He left the team after the 2022 Russian invasion of Ukraine.

=== Virtus Bologna (2022–2024) ===
On July 13, 2022, Mickey signed with Virtus Bologna of the Italian Lega Basket Serie A and the EuroLeague.

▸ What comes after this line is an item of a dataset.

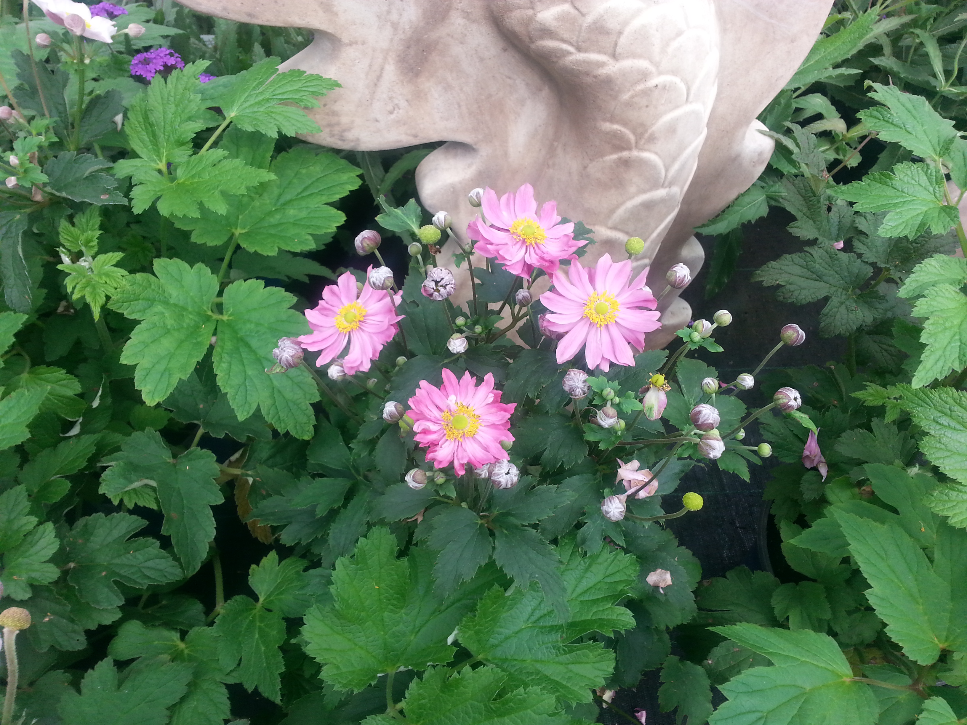 Herbstanemone
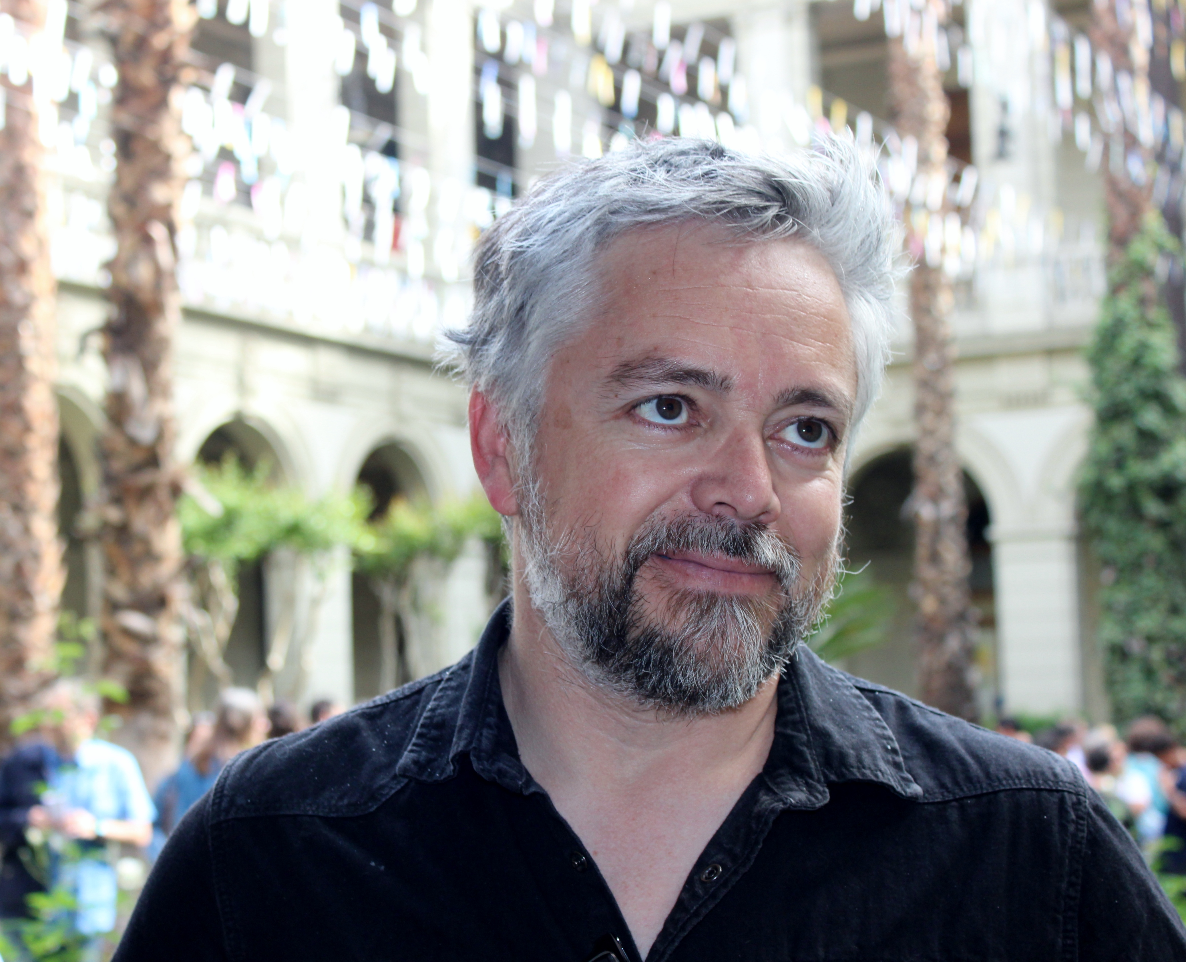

On 29 September 2022, after having ousted Olimpia Milano in the semifinals, Virtus won its third Supercup, defeating 72–69 Banco di Sardegna Sassari and achieving a back-to-back, following the 2021 trophy. However, despite good premises Virtus ended the EuroLeague season at the 14th place, thus it did not qualify for the playoffs. Moreover, the team was defeated in the Italian Basketball Cup final by Brescia. In June, after having ousted 3–0 both Brindisi and Tortona, Virtus was defeated 4–3 by Olimpia Milan in the national finals, following a series which was widely regarded among the best in the latest years of Italian basketball.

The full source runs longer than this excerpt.